*Artigo
de Marcello Neri,
teólogo e padre italiano,
professor da Universidade de Flensburg, na Alemanha
‘O debate promovido pelo site Settimana News sobre
a teologia, sobre a sua capacidade de destinação no nosso tempo e na Igreja
Católica, que Francisco vai imaginando para além das fronteiras às quais todos
estávamos tranquilamente acostumados, ainda está em andamento. Pensado como
abertura entre mundos e gerações diferentes entre si, seria bom se ele pudesse
continuar sem saber bem quando chegará à conclusão. Será o próprio caminho
empreendido que ditará os ritmos de um discernimento em vista de uma decisão.
Pontos críticos
Neste espaço aberto, em que se inseriram sensibilidades
teológicas, perspectivas pastorais e aspirações geracionais não homogêneas
entre si (mas este é precisamente o sentido do próprio debate), parece-me que
chegou o momento de pôr sobre a mesa da discussão alguns elementos críticos
estruturais da obra teológica na contemporaneidade. Pensar criticamente o saber
da fé significa honrar a sua própria razão de ser na comunidade dos discípulos
e das discípulas do Senhor.
Comunidade que não vive para si mesma, mas está desde sempre
destinada às muitas exterioridades do mundo e da vida comum dos homens e das
mulheres. Não é diferente a tarefa evangélica que pertence à própria teologia.

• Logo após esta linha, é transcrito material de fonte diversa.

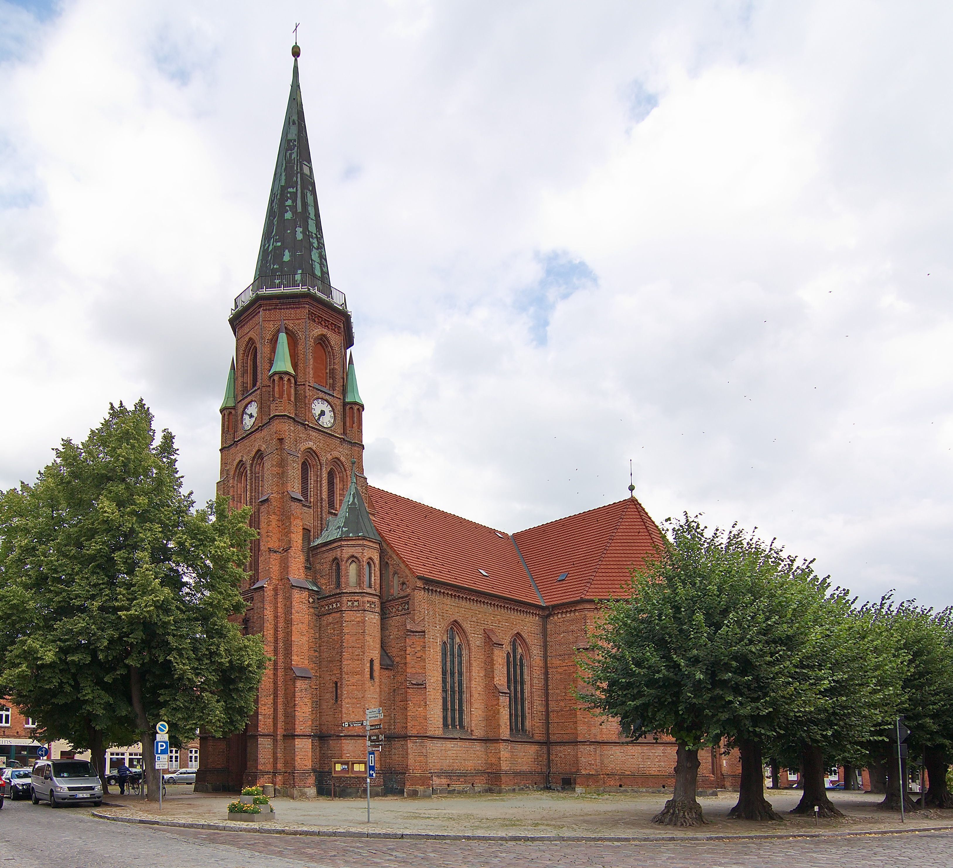 Baudenkmal in Dömitz (Mecklenburg-Vorpommern), Deutschland

Ela existe não para falar de si mesma, para encontrar um cantinho de
reconhecimento consolatório cômodo e imediato. Fazer teologia significa, em
primeira instância, cultivar sabiamente a notícia evangélica de Deus na forma
de mediação cultural da fé.
Ela nasce na Igreja e nas vivências de fé que fazem a realidade
da sua presença entre o humano que é comum a todos nós; mas, desde as suas
origens, a teologia nunca se contentou em interromper o seu caminho, uma vez
alcançado o limiar da comunidade cristã. Ao contrário, pensando-se como
acompanhamento da vivência de fé e sua legitimação, nos territórios comuns do
viver humano e nas formas institucionais da sua organização.
Extramuros
Esses limiares, nos seus melhores tempos, sempre foram superadas
por ela para transbordar em dimensões mais amplas do viver e da cultura; sem
temer frequentar territórios externos, pouco conhecidos, talvez até hostis.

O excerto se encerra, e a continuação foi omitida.